Source: Evening Capital and Maryland Gazette. August 21, 1918, page 1.
Strange Lights Seen Last Night in the Heavens Puzzle the Populace
Various Theories Made
A few people in Annapolis and more in the county near the city witnessed in the northeastern and eastern sky last night about 9:30 o’clock strange lights that were more or less uncanny. The lights were of a bluish-white and seemed to be great stars. They appeared to hover very near to the earth. They could be distinctly seen at Arundel-on-the-Bay, and everybody was asking everybody else what they could be. At intervals they would disappear only to shine again with new brilliance and occasionally fade to a mellow orange and then grow red.

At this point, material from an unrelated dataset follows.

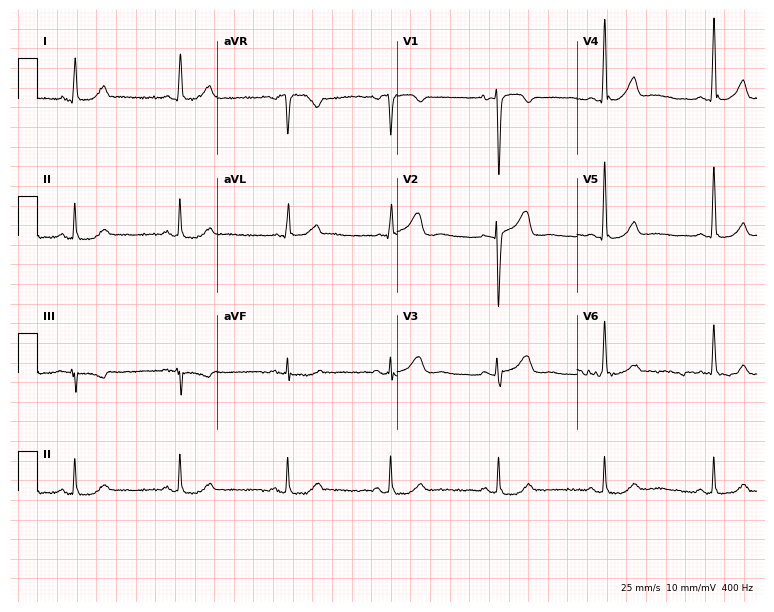
12-lead ECG from a 62-year-old male patient. Labelled as a normal ECG.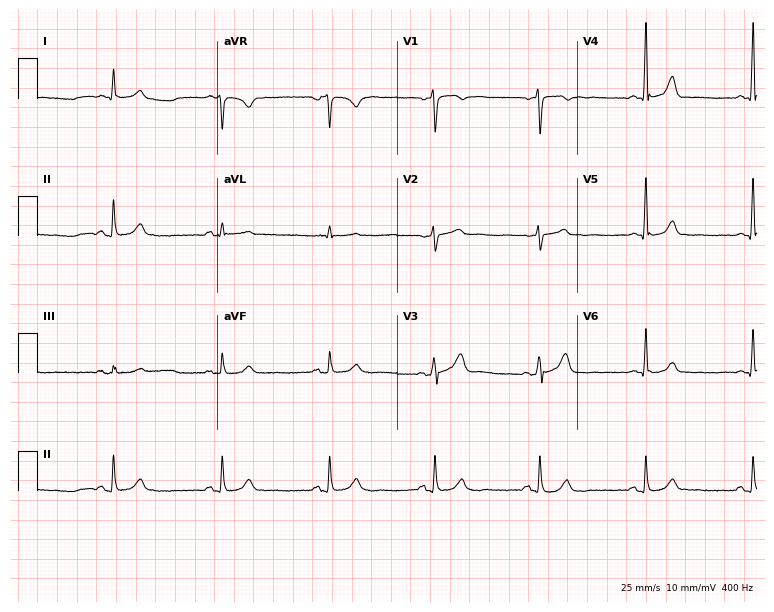
Electrocardiogram (7.3-second recording at 400 Hz), an 81-year-old male patient. Of the six screened findings (first-degree AV block, right bundle branch block (RBBB), left bundle branch block (LBBB), sinus bradycardia, atrial fibrillation (AF), sinus tachycardia), none is recorded.

The lights, which were circular, appearing to be about an eighth the size of the moon, seemed to be stationary from Walbrook, Baltimore, and surrounding territory, where they were also seen, but from East Baltimore, Fort Howard and the Bethlehem Steel Company’s plant, where thousands of workmen watched them, they seemed to move very slowly.
The first appearance of one of the strange luminaries was noticed at 9:30 P.M. Its disappearance and ostensible reappearance impressed many persons that it was the same light, while, as a matter of fact, there were several. When the one was first sighted it brought visions of Zeppelins and the long-expected air raid, but when these did not materialize naturally a scientific explanation was sought.
Application was made by Baltimoreans first to the weather man there and then to several star-gazers, but all remarked calmly that no celestial body was due for a visit at this time and nothing of any phenomenal value might be anticipated.
After this disappointment the newspapers were appealed to and received scores of calls, each one of them presenting a new theory. Then finally a man called up and said: “We have been blaming everything else on the war, so why don’t we find a reason to trace the lights to the same?”
This suggestion was followed out, and the only possible solution seemed to be inquiry at Aberdeen, the most warlike place hereabouts.
It is little advertised, of course, but, as a matter of fact, Aberdeen folks are doing many queer things up there at night. The one thing that they have in their repertoire, which might have caused the strange sights of last night is this:
In making tests with heavy caliber mortars such things as star bombs are utilized. These funny little things are equipped with silk parachutes and fired into the air. The firing ignites a preparation in them and the “stars” burn steadily, while the parachute keeps them somewhat stationary. Then the large guns are fired and the course of the shells and speed are marked by the light of the artificial star. These stars then float about until they are finally extinguished and then descend. Their average height level is about 2,300 feet.
Another similar device is a parachute arrangement which is sent up by a rocket and which is a signal for the artillery from the infantry. These lights are also varicolored.
In the absence of scientific explanation, this theory may be accepted, especially since the boys now at Fort Howard see them very often floating their way from the Aberdeen grounds.